Mobituaries: Great Lives Worth Reliving Audiobook
Mobituaries: Great Lives Worth Reliving Audiobook
- Mo Rocca
- Simon & Schuster Audio
- 2019-11-05
- 11 h 46 min
Summary:
From beloved CBS Sunday Morning correspondent and humorist Mo Rocca, an entertaining and rigorously researched publication that celebrates the dead people who have long fascinated him.
Mo Rocca has generally loved obituaries—reading about the remarkable lives of global market leaders, Hollywood heavyweights, and innovators who changed the globe. But not every significant life has gotten the send-off it deserves. His pursuit to right that wrong motivated Mobituaries, his #1 hit podcast. Now with Mobituaries, the reserve, about Mobituaries: Great Lives Worth Reliving he has gone much further, with new essays on artists, entertainers, sports celebrities, political pioneers, founding fathers, and even more. Even if you know the brands, you’ve never grasped why they matter…as yet.

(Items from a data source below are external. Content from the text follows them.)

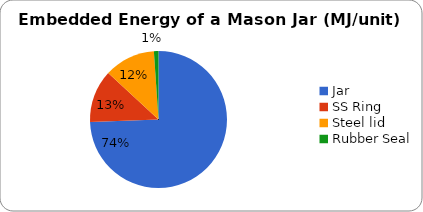
| Category | Energy (MJ/Unit) |
|---|---|
| Jar | 3.154 |
| SS Ring | 0.527 |
| Steel lid | 0.51 |
| Rubber Seal | 0.046 |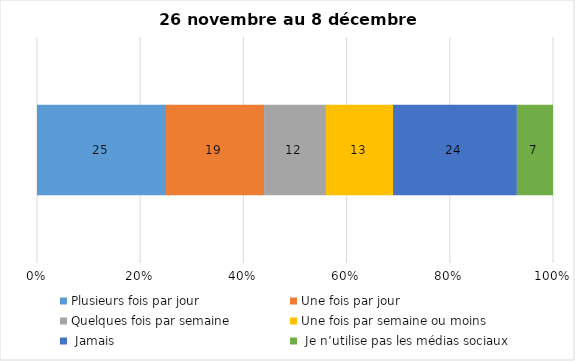
| Category | Plusieurs fois par jour | Une fois par jour | Quelques fois par semaine   | Une fois par semaine ou moins   |  Jamais   |  Je n’utilise pas les médias sociaux |
|---|---|---|---|---|---|---|
| 0 | 25 | 19 | 12 | 13 | 24 | 7 |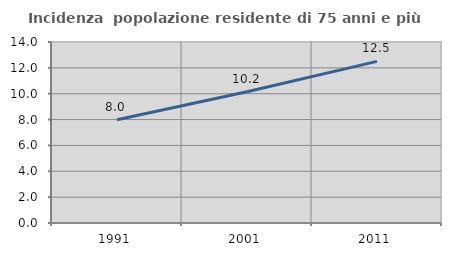
| Category | Incidenza  popolazione residente di 75 anni e più |
|---|---|
| 1991.0 | 7.983 |
| 2001.0 | 10.154 |
| 2011.0 | 12.504 |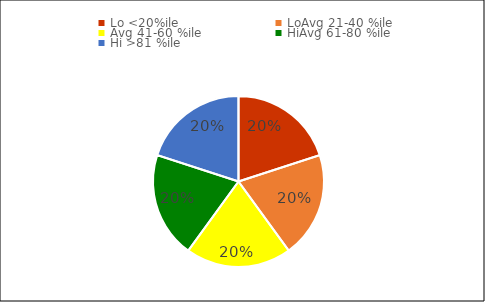
| Category | Percentage per quintile |
|---|---|
| Lo <20%ile | 0.2 |
| LoAvg 21-40 %ile | 0.2 |
| Avg 41-60 %ile | 0.2 |
| HiAvg 61-80 %ile | 0.2 |
| Hi >81 %ile  | 0.2 |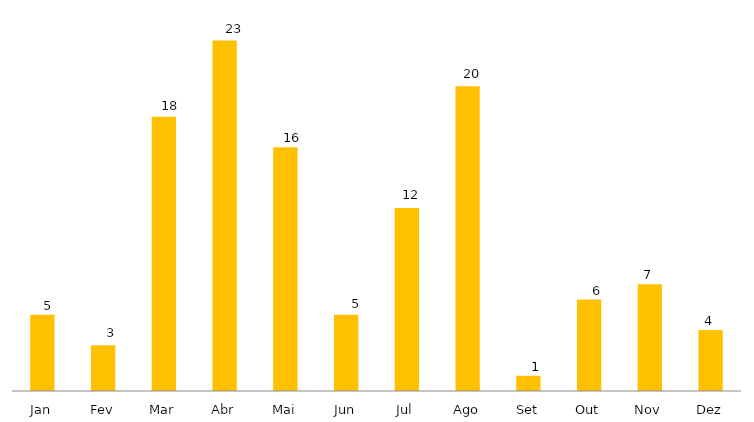
| Category | Projetos Iniciados em 2019 |
|---|---|
| Jan | 5 |
| Fev | 3 |
| Mar | 18 |
| Abr | 23 |
| Mai | 16 |
| Jun | 5 |
| Jul | 12 |
| Ago | 20 |
| Set | 1 |
| Out | 6 |
| Nov | 7 |
| Dez | 4 |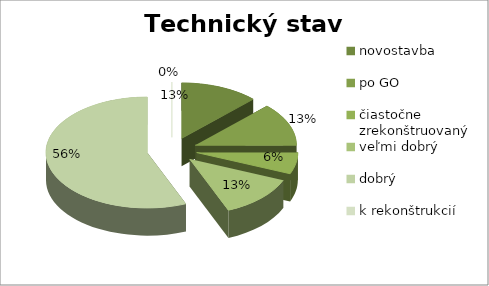
| Category | Technický stav obchodov |
|---|---|
| novostavba | 2 |
| po GO | 2 |
| čiastočne zrekonštruovaný | 1 |
| veľmi dobrý | 2 |
| dobrý | 9 |
| k rekonštrukcií | 0 |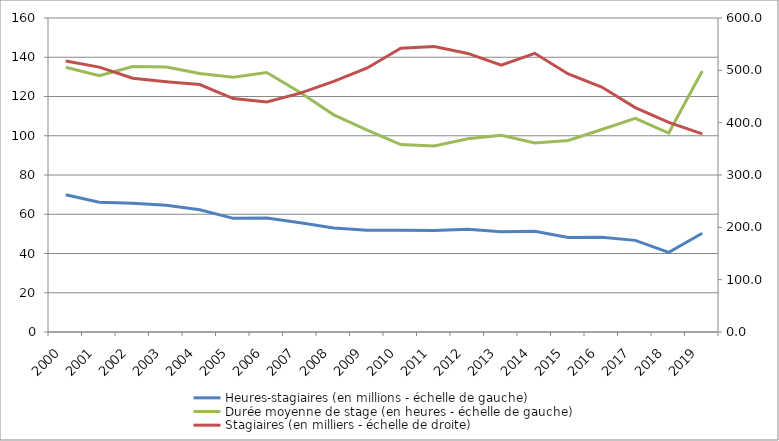
| Category | Heures-stagiaires (en millions - échelle de gauche) | Durée moyenne de stage (en heures - échelle de gauche) |
|---|---|---|
| 2000.0 | 69.9 | 134.942 |
| 2001.0 | 66.1 | 130.607 |
| 2002.0 | 65.6 | 135.286 |
| 2003.0 | 64.6 | 135.062 |
| 2004.0 | 62.3 | 131.74 |
| 2005.0 | 57.9 | 129.792 |
| 2006.0 | 58.1 | 132.226 |
| 2007.0 | 55.7 | 122.015 |
| 2008.0 | 53 | 110.647 |
| 2009.0 | 51.9 | 102.874 |
| 2010.0 | 51.8 | 95.537 |
| 2011.0 | 51.7 | 94.81 |
| 2012.0 | 52.4 | 98.441 |
| 2013.0 | 51.1 | 100.216 |
| 2014.0 | 51.3 | 96.338 |
| 2015.0 | 48.106 | 97.577 |
| 2016.0 | 48.3 | 103.205 |
| 2017.0 | 46.7 | 108.909 |
| 2018.0 | 40.6 | 101.373 |
| 2019.0 | 50.3 | 133 |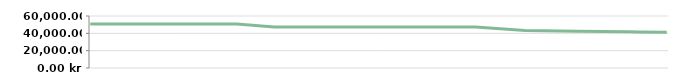
| Category | KVARTAL   |
|---|---|
| 2013-04-23 | 50800 |
| 2013-04-25 | 50800 |
| 2013-05-07 | 50800 |
| 2013-05-14 | 50800 |
| 2013-05-14 | 50800 |
| 2013-05-29 | 50800 |
| 2013-06-10 | 50800 |
| 2013-06-21 | 50800 |
| 2013-07-06 | 47400 |
| 2013-08-05 | 47400 |
| 2013-08-19 | 47400 |
| 2013-09-04 | 47400 |
| 2013-09-20 | 47400 |
| 2013-09-25 | 47400 |
| 2013-10-15 | 43258.14 |
| 2013-11-05 | 42312.903 |
| 2013-11-26 | 41811.111 |
| 2013-11-30 | 41500 |
| 2013-12-11 | 41288.235 |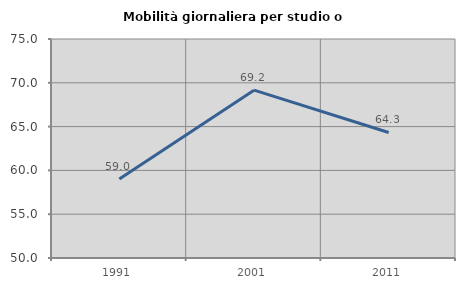
| Category | Mobilità giornaliera per studio o lavoro |
|---|---|
| 1991.0 | 59.026 |
| 2001.0 | 69.159 |
| 2011.0 | 64.329 |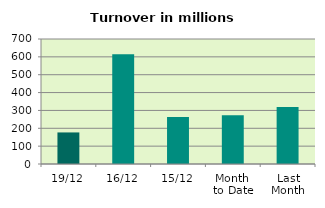
| Category | Series 0 |
|---|---|
| 19/12 | 176.745 |
| 16/12 | 614.95 |
| 15/12 | 263.539 |
| Month 
to Date | 273.416 |
| Last
Month | 319.611 |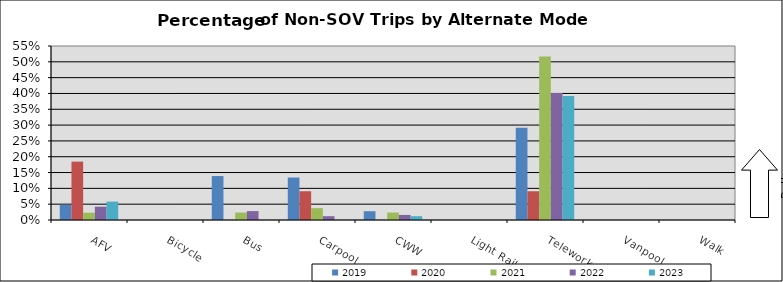
| Category | 2019 | 2020 | 2021 | 2022 | 2023 |
|---|---|---|---|---|---|
| AFV | 0.048 | 0.185 | 0.023 | 0.042 | 0.058 |
| Bicycle | 0 | 0 | 0 | 0 | 0 |
| Bus | 0.139 | 0 | 0.023 | 0.028 | 0 |
| Carpool | 0.134 | 0.091 | 0.038 | 0.012 | 0 |
| CWW | 0.028 | 0 | 0.023 | 0.016 | 0.012 |
| Light Rail | 0 | 0 | 0 | 0 | 0 |
| Telework | 0.292 | 0.091 | 0.516 | 0.402 | 0.392 |
| Vanpool | 0 | 0 | 0 | 0 | 0 |
| Walk | 0 | 0 | 0 | 0 | 0 |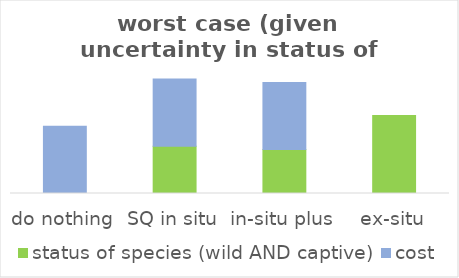
| Category | status of species (wild AND captive) | cost |
|---|---|---|
| do nothing | 0 | 0.167 |
| SQ in situ | 0.117 | 0.167 |
| in-situ plus | 0.109 | 0.167 |
| ex-situ | 0.193 | 0 |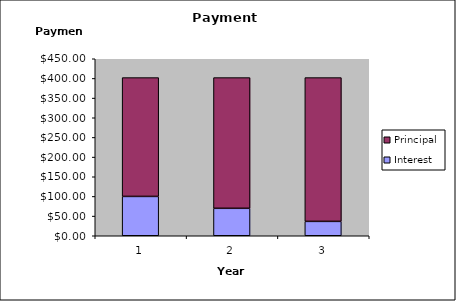
| Category | Interest | Principal |
|---|---|---|
| 0 | 100 | 302.115 |
| 1 | 69.789 | 332.326 |
| 2 | 36.556 | 365.559 |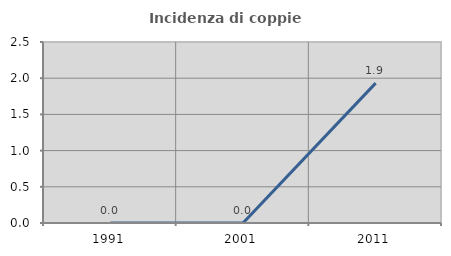
| Category | Incidenza di coppie miste |
|---|---|
| 1991.0 | 0 |
| 2001.0 | 0 |
| 2011.0 | 1.932 |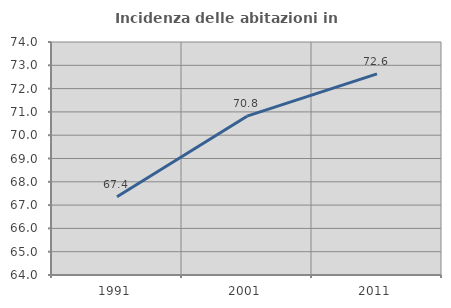
| Category | Incidenza delle abitazioni in proprietà  |
|---|---|
| 1991.0 | 67.357 |
| 2001.0 | 70.817 |
| 2011.0 | 72.632 |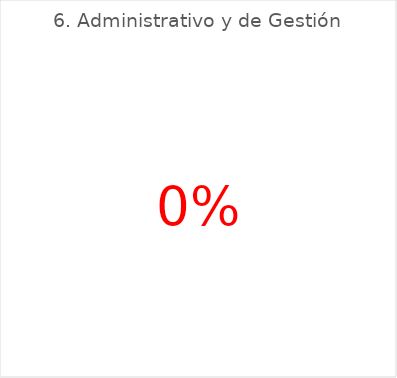
| Category | Series 0 |
|---|---|
| 0 | 0 |
| 1 | 0 |
| 2 | 0 |
| 3 | 1 |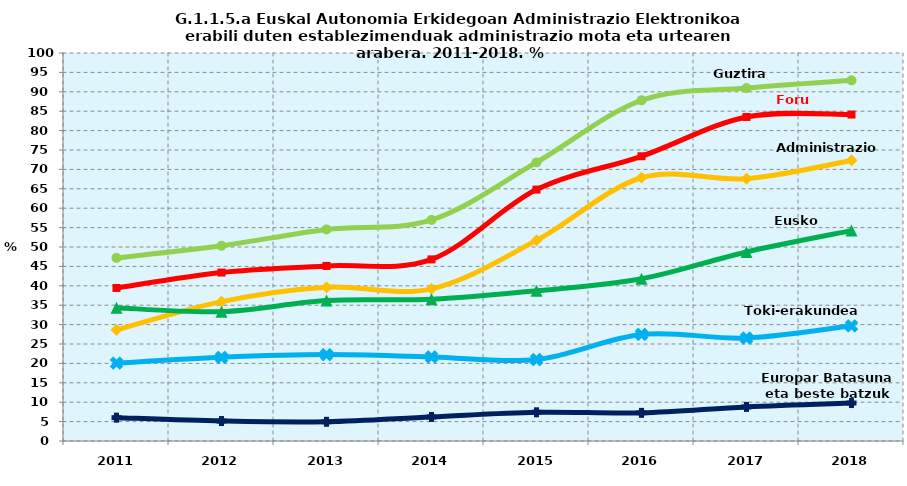
| Category | Guztira | Foru aldundiak | Administrazio Zentrala | Eusko Jaurlaritza | Toki-erakundeak | Europar Batasuna eta beste batzuk |
|---|---|---|---|---|---|---|
| 2011.0 | 47.195 | 39.446 | 28.619 | 34.347 | 20.063 | 6.017 |
| 2012.0 | 50.321 | 43.417 | 35.926 | 33.339 | 21.568 | 5.144 |
| 2013.0 | 54.524 | 45.118 | 39.622 | 36.207 | 22.264 | 4.948 |
| 2014.0 | 56.986 | 46.807 | 39.221 | 36.539 | 21.658 | 6.198 |
| 2015.0 | 71.8 | 64.8 | 51.7 | 38.7 | 21 | 7.4 |
| 2016.0 | 87.813 | 73.385 | 67.853 | 41.82 | 27.461 | 7.249 |
| 2017.0 | 90.959 | 83.514 | 67.612 | 48.718 | 26.543 | 8.784 |
| 2018.0 | 92.961 | 84.142 | 72.311 | 54.229 | 29.694 | 9.782 |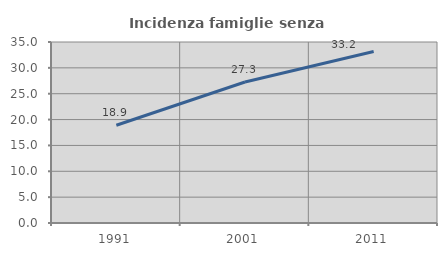
| Category | Incidenza famiglie senza nuclei |
|---|---|
| 1991.0 | 18.906 |
| 2001.0 | 27.274 |
| 2011.0 | 33.165 |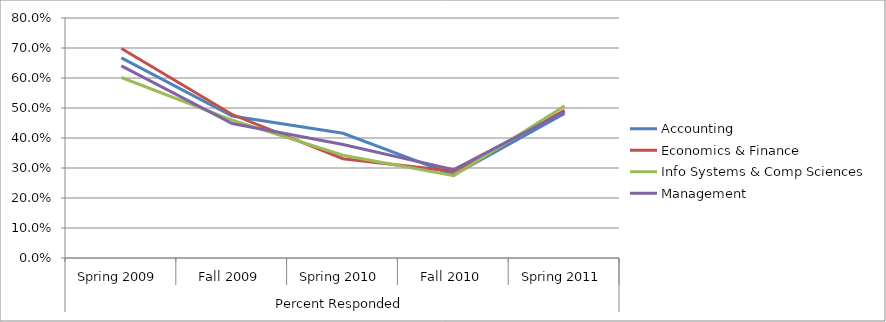
| Category | Accounting | Economics & Finance | Info Systems & Comp Sciences | Management |
|---|---|---|---|---|
| 0 | 0.667 | 0.698 | 0.602 | 0.641 |
| 1 | 0.473 | 0.478 | 0.46 | 0.448 |
| 2 | 0.416 | 0.331 | 0.342 | 0.378 |
| 3 | 0.277 | 0.289 | 0.274 | 0.295 |
| 4 | 0.482 | 0.493 | 0.507 | 0.488 |

Consider Herbert Hoover: before he was leader, he was the “Great Humanitarian,” the person who kept tens of millions from starvation. But after significantly less than a season in the Light House, the stock market crashed, and all the good he previously done seemed to be ignored. After that there’s Marlene Dietrich, well appreciated as a display screen goddess, less remembered as a great patriot. Together with American servicemen on leading lines during World Battle II, she risked her existence to help defeat the Nazis of her indigenous Germany. And what about Billy Carter and history’s unruly presidential brothers? Were they ne’er-do-well liabilities…or top secret weapons? Plus, Mobits for useless sports teams, inactive countries, the dearly departed station wagon, and dragons. Yes, dragons.
Rocca can be an professional researcher and storyteller. He draws on these abilities here. Along with his dogged confirming and brand wit, Rocca brings these men and women to life like no-one else can. Mobituaries can be an insightful and unconventional accounts of the people who made life well worth living for ordinary people, one that asks us to think about who gets kept in mind, and why.